While IBM offers a lot of potential beyond mainstream video analytics, genuine costs and trade offs do exist. You will need to determine that IBM's added abilities are more than enough to offset the cost and complexity that the solution adds.
Risks of Complex Analytics Not Working
Because numerous alternatives exist for video analytics and IBM's architecture is more expensive, IBM must differentiate itself by offering more powerful analytics that cannot be matched by competitors. I am not sure ultimately what those solutions are. IBM's publicly available information is shallow but from demos and industry articles, it appears solutions will including searching for similar license plates, objects, people, etc over large sets of cameras.
The challenge here is: How Well Can They Make it Work?
This is not a slight against IBM, this is a recognition of the complexity of the problem video analytics represent in today's world. Making video analytics work well in a variety of environmental conditions for a single camera is hard enough. Making it work well across numerous cameras and for more subtle characteristics is very challenging.
When you perform video analytics across large camera sets and large time frames, small errors can be enormously magnified. Often people like to talk about finding the little girl lost in the mall (see a video demo by another vendor of this). Because of differences in angles, lighting and the inherent imperfection of the analytic itself, such searches can return vast number of false matches and miss any number of correct matches.
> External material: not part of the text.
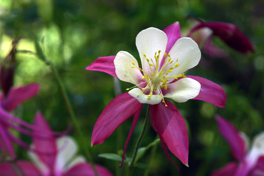 Aquilegia
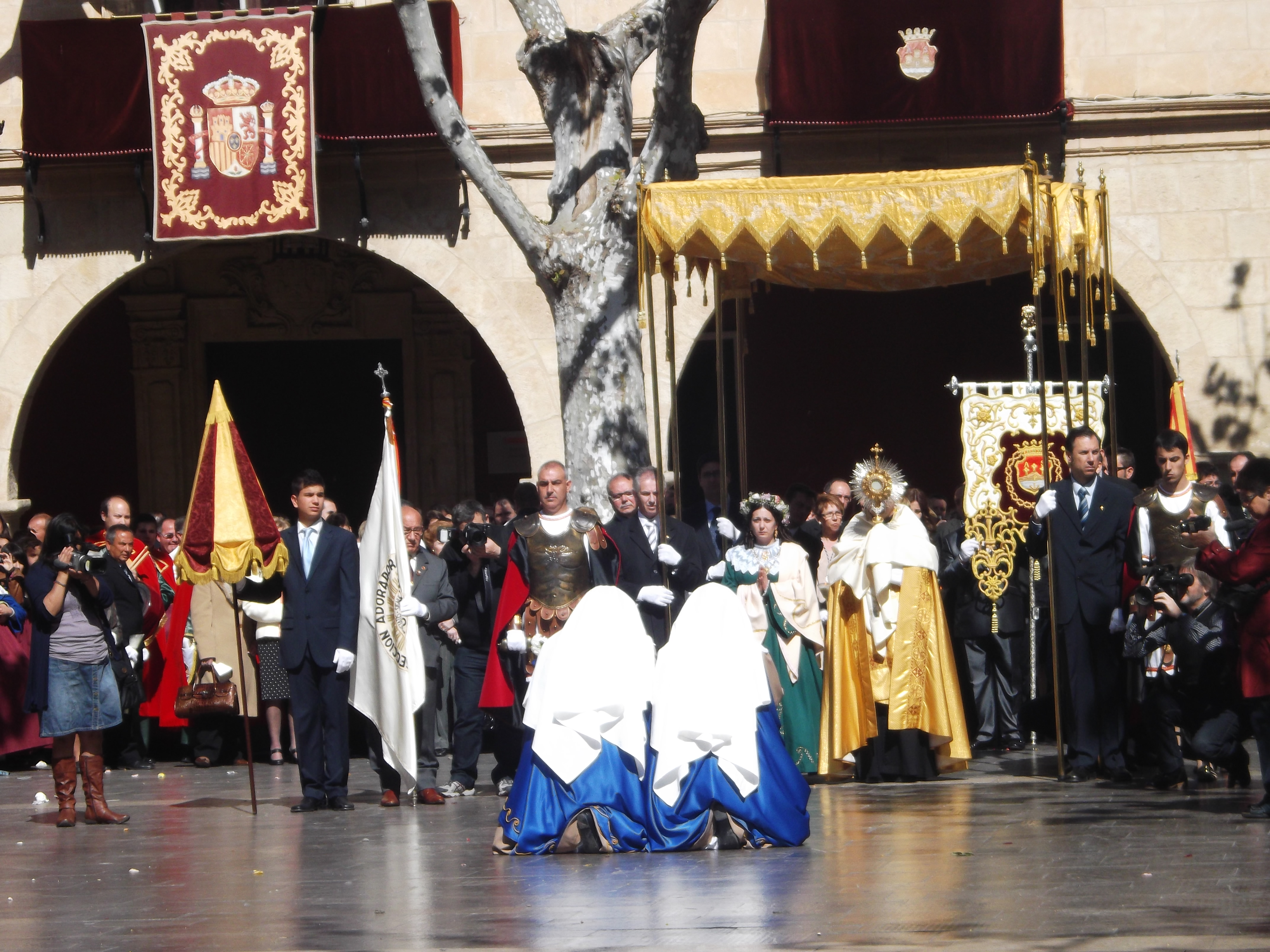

I clearly do not know how well IBM can make their analytics work. I would not be surprised if IBM's engineers are still trying to figure this out themselves, not because they do not know what they are doing but because some of these aspects are research issues that have never been fully deployed in production. As such, customers should be very careful to understand the risks involved.
Potential for Mainstream Analytic Systems to Improve
The final factor that should be considered is that mainstream video analytic systems can move upwards over time. While there are certainly limitations and constrains in how well these systems can get, as analytics improve, they will certainly look to employ those improvements. This will continuously put pressure on IBM to push the limit of analytics to establish differentiation.
Unless you have extremely pressing security demands, you likely can upgrade and enhance your mainstream video management system over time. While I certainly think you will be sacrificing some benefits that IBM can offer, given the cost and complexity differential, this may be good enough for now.
IBM's offering is truly innovative and aims at solving crucial security problems at an unmatched level of sophistication. For this, IBM deserves respect and recognition. Nevertheless, I think customers will find it difficult to choose IBM as simpler, cheaper solutions will be attractive on the low end and the risk of analytic performance will constrain on the high end. For very large deployments with complex security needs, IBM should be seriously considered. In all cases, caution should be used in evaluating this choice.